▶ **Action item**:
For each line in the data below that holds "cells", return a copy.

▶ **Supplied entries**:
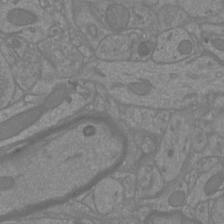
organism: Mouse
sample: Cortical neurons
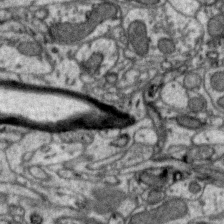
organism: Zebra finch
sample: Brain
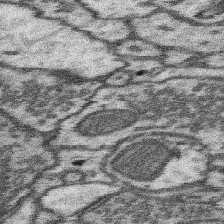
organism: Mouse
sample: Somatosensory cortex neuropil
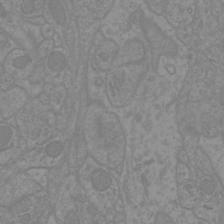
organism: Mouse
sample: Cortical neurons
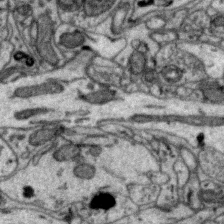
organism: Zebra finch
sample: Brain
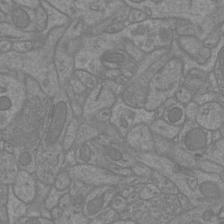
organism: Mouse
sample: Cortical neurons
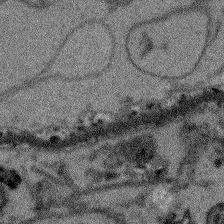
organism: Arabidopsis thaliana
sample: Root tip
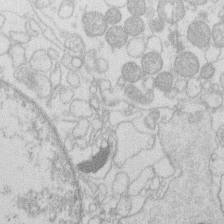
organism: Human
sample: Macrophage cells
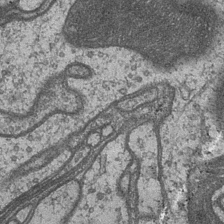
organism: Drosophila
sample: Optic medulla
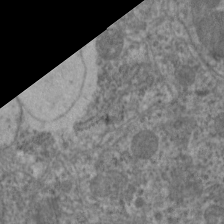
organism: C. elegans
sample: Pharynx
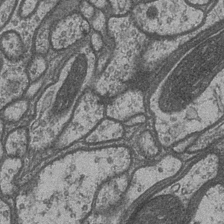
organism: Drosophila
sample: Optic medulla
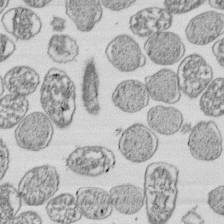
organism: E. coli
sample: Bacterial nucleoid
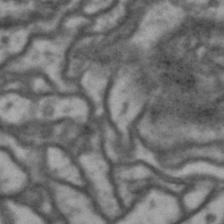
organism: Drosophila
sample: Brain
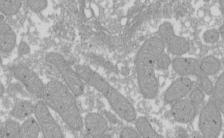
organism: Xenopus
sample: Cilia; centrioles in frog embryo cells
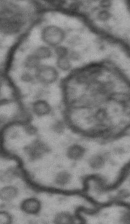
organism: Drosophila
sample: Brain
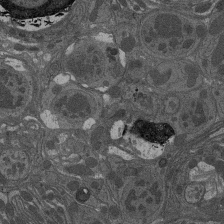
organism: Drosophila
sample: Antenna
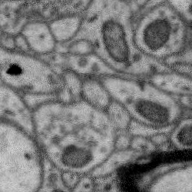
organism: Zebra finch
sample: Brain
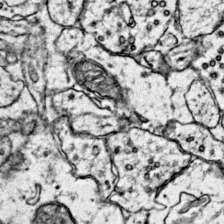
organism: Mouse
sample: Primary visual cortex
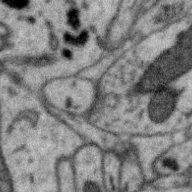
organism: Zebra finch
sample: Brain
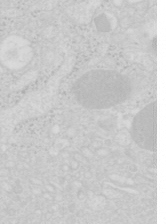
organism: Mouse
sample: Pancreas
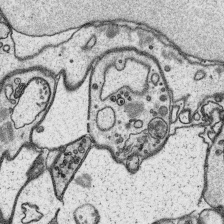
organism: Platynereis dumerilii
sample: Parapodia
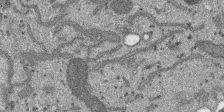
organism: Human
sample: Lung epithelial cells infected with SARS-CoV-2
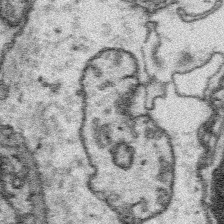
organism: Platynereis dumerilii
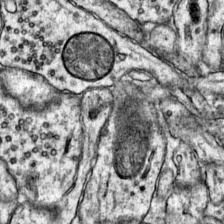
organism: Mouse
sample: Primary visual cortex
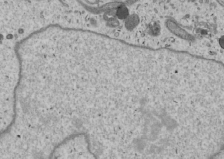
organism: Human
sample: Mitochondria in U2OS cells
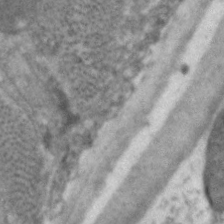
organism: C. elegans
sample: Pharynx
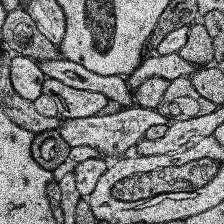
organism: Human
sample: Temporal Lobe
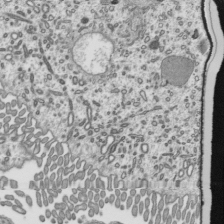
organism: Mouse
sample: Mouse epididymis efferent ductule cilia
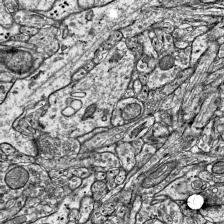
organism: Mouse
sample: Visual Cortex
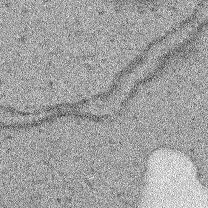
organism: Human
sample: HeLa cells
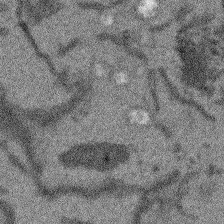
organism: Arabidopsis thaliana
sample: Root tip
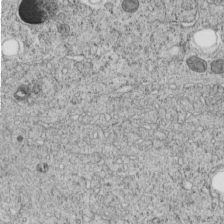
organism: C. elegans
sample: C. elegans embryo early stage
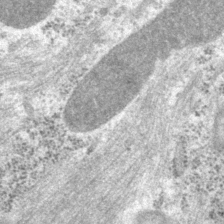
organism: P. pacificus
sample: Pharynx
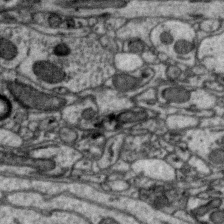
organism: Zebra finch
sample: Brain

▶ **Problem solution**:
sample: Macrophage cells
sample: Cilia; centrioles in frog embryo cells
sample: Lung epithelial cells infected with SARS-CoV-2
sample: Mitochondria in U2OS cells
sample: HeLa cells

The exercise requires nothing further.